If fossils are distributed more randomly in a well-cemented rock, or in a thicker shell bed, they can be found by breaking a sample into smaller and smaller pieces. It is possible that small fossils may be somewhat under-sampled during this type of processing because large fossils create larger areas of weakness within a rock. However, under-sampling of small fossils will be reduced by more complete processing of a sample (i.e., breaking it into more and smaller pieces). However, this processing could reduce large fossils to unidentifiable or uncountable fragments, even as it exposes complete small fossils on fracture faces. Thus, the extent of bias depends on the choices made during sample preparation. Also, size-related bias will only occur if large and small fossils co-occur in the same sample; if all fossils are similar in size, then size will not affect the probability of collection. In our experience with Paleozoic fossils (e.g., Bush et al. 2015), fossils that are 4-5 mm or larger are relatively easy to find, although fine morphological details may not be preserved in molds in coarser sediments. Again, if diagenetic processes or sample preparation have eliminated some taxa, then the complete diversity of a sample cannot be recovered (Figure 8D-F). In other cases, however, methodological biases could have a range of effects (Figure 8A-C), depending on how they affect the relative abundance distribution.
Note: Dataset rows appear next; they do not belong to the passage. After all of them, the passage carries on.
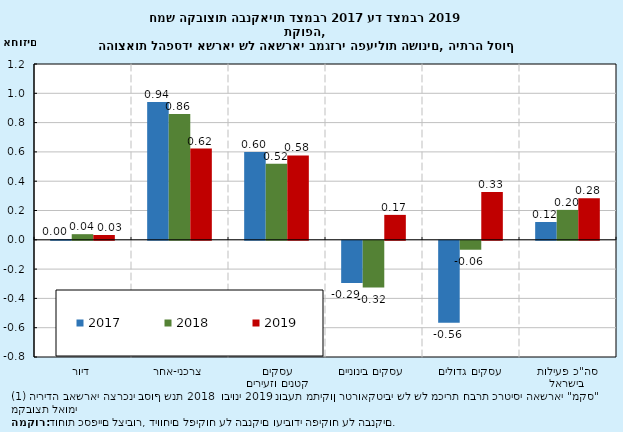
| Category | 2017 | 2018 | 2019 |
|---|---|---|---|
| דיור | 0.005 | 0.038 | 0.033 |
| צרכני-אחר | 0.941 | 0.858 | 0.622 |
| עסקים קטנים וזעירים | 0.599 | 0.519 | 0.576 |
| עסקים בינוניים | -0.288 | -0.32 | 0.17 |
| עסקים גדולים | -0.559 | -0.061 | 0.326 |
| סה"כ פעילות בישראל | 0.121 | 0.204 | 0.283 |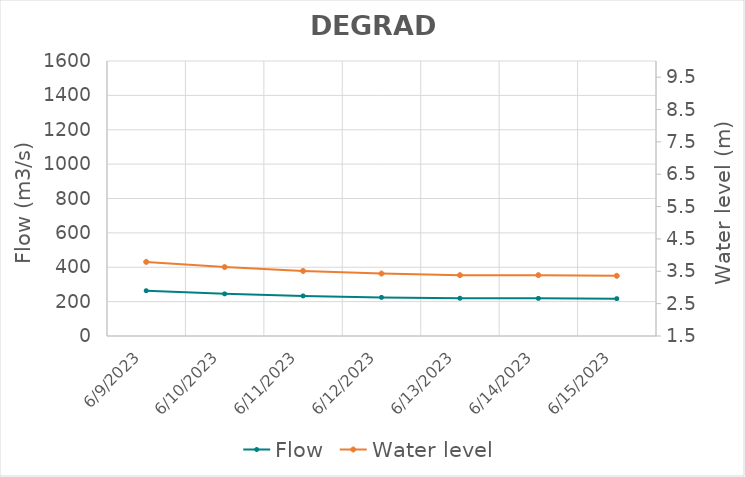
| Category | Flow |
|---|---|
| 4/26/22 | 772.27 |
| 4/25/22 | 760.98 |
| 4/24/22 | 723 |
| 4/23/22 | 658.5 |
| 4/22/22 | 589.73 |
| 4/21/22 | 524.85 |
| 4/20/22 | 493.58 |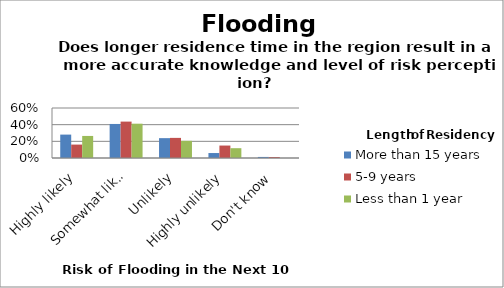
| Category | More than 15 years | 5-9 years | Less than 1 year |
|---|---|---|---|
| Highly likely | 0.281 | 0.161 | 0.265 |
| Somewhat likely | 0.409 | 0.437 | 0.412 |
| Unlikely | 0.238 | 0.241 | 0.206 |
| Highly unlikely | 0.06 | 0.149 | 0.118 |
| Don't know | 0.013 | 0.011 | 0 |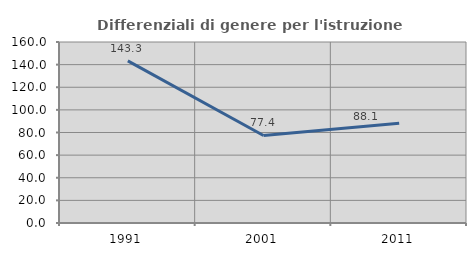
| Category | Differenziali di genere per l'istruzione superiore |
|---|---|
| 1991.0 | 143.299 |
| 2001.0 | 77.386 |
| 2011.0 | 88.095 |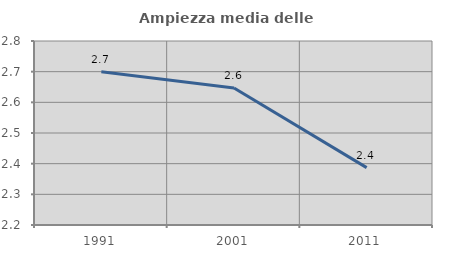
| Category | Ampiezza media delle famiglie |
|---|---|
| 1991.0 | 2.7 |
| 2001.0 | 2.647 |
| 2011.0 | 2.387 |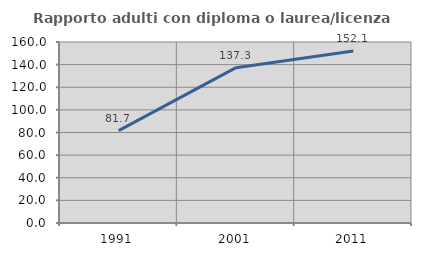
| Category | Rapporto adulti con diploma o laurea/licenza media  |
|---|---|
| 1991.0 | 81.699 |
| 2001.0 | 137.324 |
| 2011.0 | 152.113 |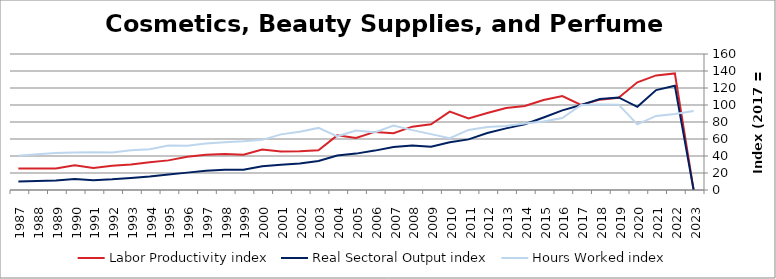
| Category | Labor Productivity index | Real Sectoral Output index | Hours Worked index |
|---|---|---|---|
| 2023.0 | 0 | 0 | 93.049 |
| 2022.0 | 137.137 | 122.584 | 89.388 |
| 2021.0 | 134.844 | 117.578 | 87.196 |
| 2020.0 | 126.737 | 97.806 | 77.173 |
| 2019.0 | 108.445 | 108.928 | 100.445 |
| 2018.0 | 106.314 | 107.049 | 100.691 |
| 2017.0 | 100 | 100 | 100 |
| 2016.0 | 110.497 | 93.654 | 84.757 |
| 2015.0 | 105.967 | 85.289 | 80.486 |
| 2014.0 | 98.87 | 77.369 | 78.253 |
| 2013.0 | 96.418 | 72.482 | 75.174 |
| 2012.0 | 90.543 | 67.027 | 74.028 |
| 2011.0 | 84.293 | 59.542 | 70.638 |
| 2010.0 | 92.14 | 56.073 | 60.856 |
| 2009.0 | 77.281 | 50.801 | 65.735 |
| 2008.0 | 74.505 | 52.463 | 70.415 |
| 2007.0 | 66.785 | 50.598 | 75.763 |
| 2006.0 | 68.347 | 46.34 | 67.801 |
| 2005.0 | 61.151 | 42.806 | 70.001 |
| 2004.0 | 64.256 | 40.573 | 63.143 |
| 2003.0 | 46.786 | 34.182 | 73.06 |
| 2002.0 | 45.6 | 31.285 | 68.607 |
| 2001.0 | 45.331 | 29.674 | 65.461 |
| 2000.0 | 47.519 | 28.03 | 58.986 |
| 1999.0 | 41.569 | 23.809 | 57.277 |
| 1998.0 | 42.44 | 23.799 | 56.076 |
| 1997.0 | 41.386 | 22.587 | 54.577 |
| 1996.0 | 39.196 | 20.444 | 52.158 |
| 1995.0 | 34.852 | 18.25 | 52.366 |
| 1994.0 | 32.768 | 15.744 | 48.046 |
| 1993.0 | 30.069 | 14.047 | 46.715 |
| 1992.0 | 28.417 | 12.546 | 44.148 |
| 1991.0 | 25.977 | 11.542 | 44.434 |
| 1990.0 | 29.175 | 12.847 | 44.035 |
| 1989.0 | 25.324 | 11.047 | 43.622 |
| 1988.0 | 25.377 | 10.65 | 41.966 |
| 1987.0 | 25.218 | 10.136 | 40.192 |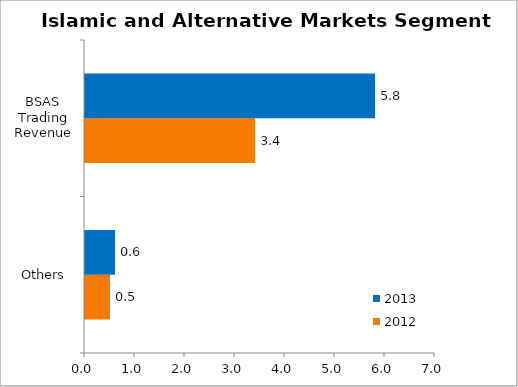
| Category | 2012 | 2013 |
|---|---|---|
| Others  | 0.5 | 0.6 |
| BSAS Trading Revenue | 3.4 | 5.8 |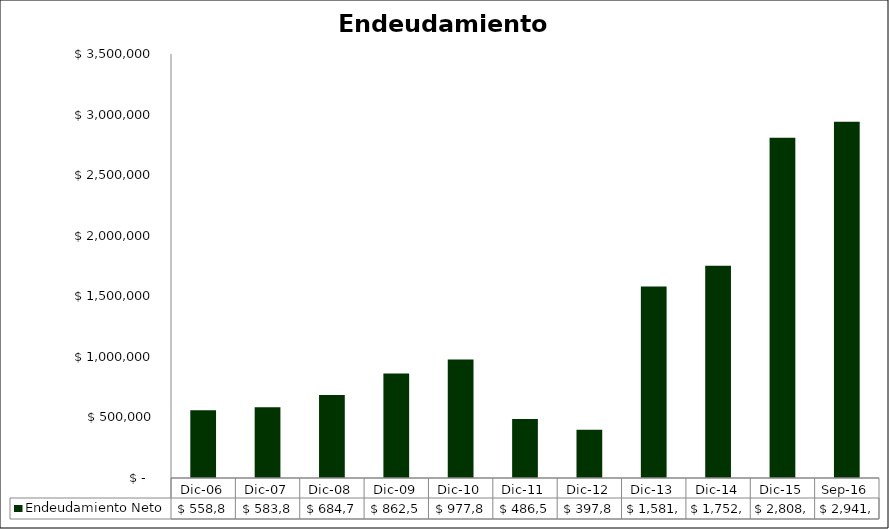
| Category | Endeudamiento Neto  |
|---|---|
| Dic-06 | 558856 |
| Dic-07 | 583844 |
| Dic-08 | 684783 |
| Dic-09 | 862585 |
| Dic-10 | 977827.862 |
| Dic-11 | 486511.217 |
| Dic-12 | 397862.444 |
| Dic-13 | 1581259.56 |
| Dic-14 | 1752414 |
| Dic-15 | 2808200.343 |
| Sep-16 | 2941161.626 |

In our poorly lithified samples, we had some capacity to remove sediment from shell surfaces, which may have mitigated perceptual biases to some extent by improving our ability to identify all species. The under-counting of certain taxa might be more severe in well-cemented samples where sediment cannot be removed easily from fossils. Moldic preservation may alleviate this problem, however, if the impressions of shell surfaces are well preserved.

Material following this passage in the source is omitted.